One of Metro Vancouver's tiniest communities is fast becoming the next big thing when it comes to construction of multimillion-dollar mansions.

With a population of approximately 2,000, the Village of Anmore is located just north of Port Moody, 20 kilometres inland from Vancouver.

Nestled in the foothills of Eagle Mountain on the shores of Buntzen Lake, Anmore is zoned as a "semi-rural" area with most plots of land measuring about an acre.

"What brings most people here to Anmore is the trees and the natural setting," the village's mayor, John McEwen, told CTV News.

But the "semi-rural" community has earned a new nickname: Vancouver's Hamptons.

The village is bustling thanks to an increase in traffic by owners of brand-new, multimillion-dollar luxury homes, and more giant houses are cropping up as the village's reputation builds.

Mansion in Anmore

A quick MLS search at the time of publishing revealed 27 homes currently for sale in the village, all but three with price tags over $1 million, and most with at least four bedrooms. Some of the homes have as many as nine, and one of the homes – listed at $7.9 million – includes an indoor pool, five-hole putting green and seven-car garage.

A two-bedroom, two-bath home just over 1,000 square feet is listed at $650,000. An empty lot is listed for sale at $649,800.

Many of the new homes come with ritzy wine cellars, cavernous living spaces and sprawling gardens. The village's spacious lots allow for homes in the 15,000-square-foot range, enticing city dwellers who find themselves a little cramped in Vancouver's pricey market.

"A lot of people are selling out... and seeing they can build a brand new, beautiful house on a large parcel of land, and they're still within commuting time," McEwen said.

Mansion in Anmore

The village was quiet until last year, when realtors like Glen Bohnet started to advertise Pinnacle Ridge Estates. The first phase was snapped up by locals, but soon those from further away started to pour in from other areas.

"It's almost a third of the price," Bohnet said of homes in Anmore, compared to similar residences in Vancouver.

"I still believe, in today's market, it's undervalued."

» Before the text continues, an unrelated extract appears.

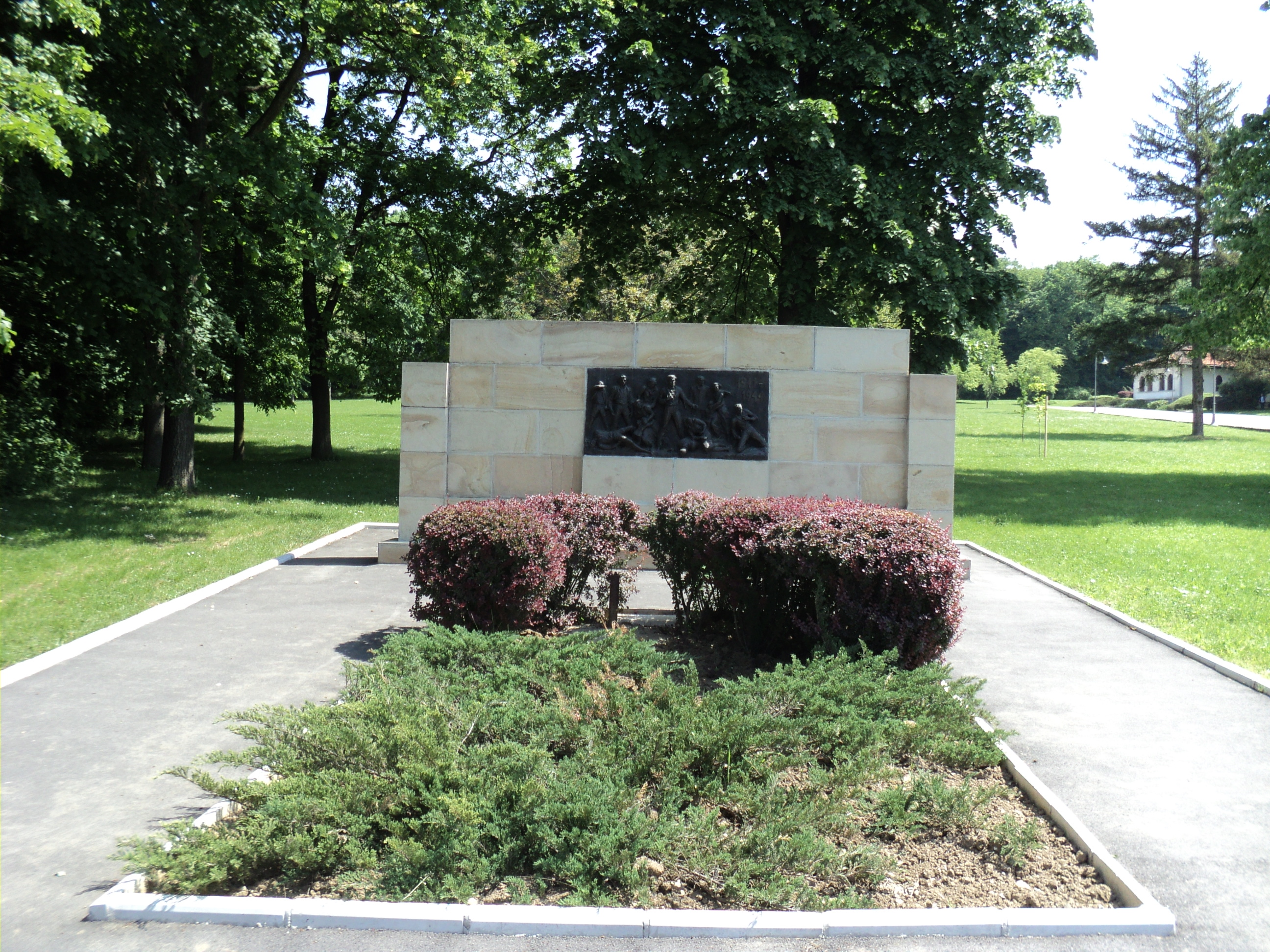 Spomenik streljanima u Jajincima

It's possible that a price hike is on the way, with so many people starting to consider the move. And in addition to that looming adjustment, the village is already facing some growing pains.

As its empty lots fill with palatial homes, major challenges have come up in the community that wasn't designed for that kind of growth.

"We're the best kept secret in the Lower Mainland, but unfortunately our own success has kind of got ahead of us with this pre-zoning that we did," McEwen said.

Anmore construction

The mayor said he's pushing to change the zoning to make neighbourhoods denser. The current restrictions mean residents have access to city water, but are still on individual septic systems requiring large lots.

The village also needs an increase in residents to expand its coffers, as resources are currently so tight that City Hall business and council meetings are run out of portables. The heritage home that previously held city employees is collapsing, and has a serious squirrel infestation.

"We only have 807 taxpayers currently, so that's the only source of revenue we have, other than a few grants," McEwan said.

"We operate on a $2 million annual operating budget, so we have very big challenges financially."

Despite the challenges, longtime resident Anne Waterhouse said she and her husband support the idea of expanding, but worry the high-end developments are moving in the wrong direction.

"It's becoming very exclusive. It's becoming beyond the reach of any young people," Waterhouse said.

She told CTV she feels that they have to "move with the times," even though they'll miss the days when their community was relatively unknown.

"Land is becoming increasingly scarce here and I don't think we can be so elitist as to think we can keep this little patch of heaven all to ourselves," she said.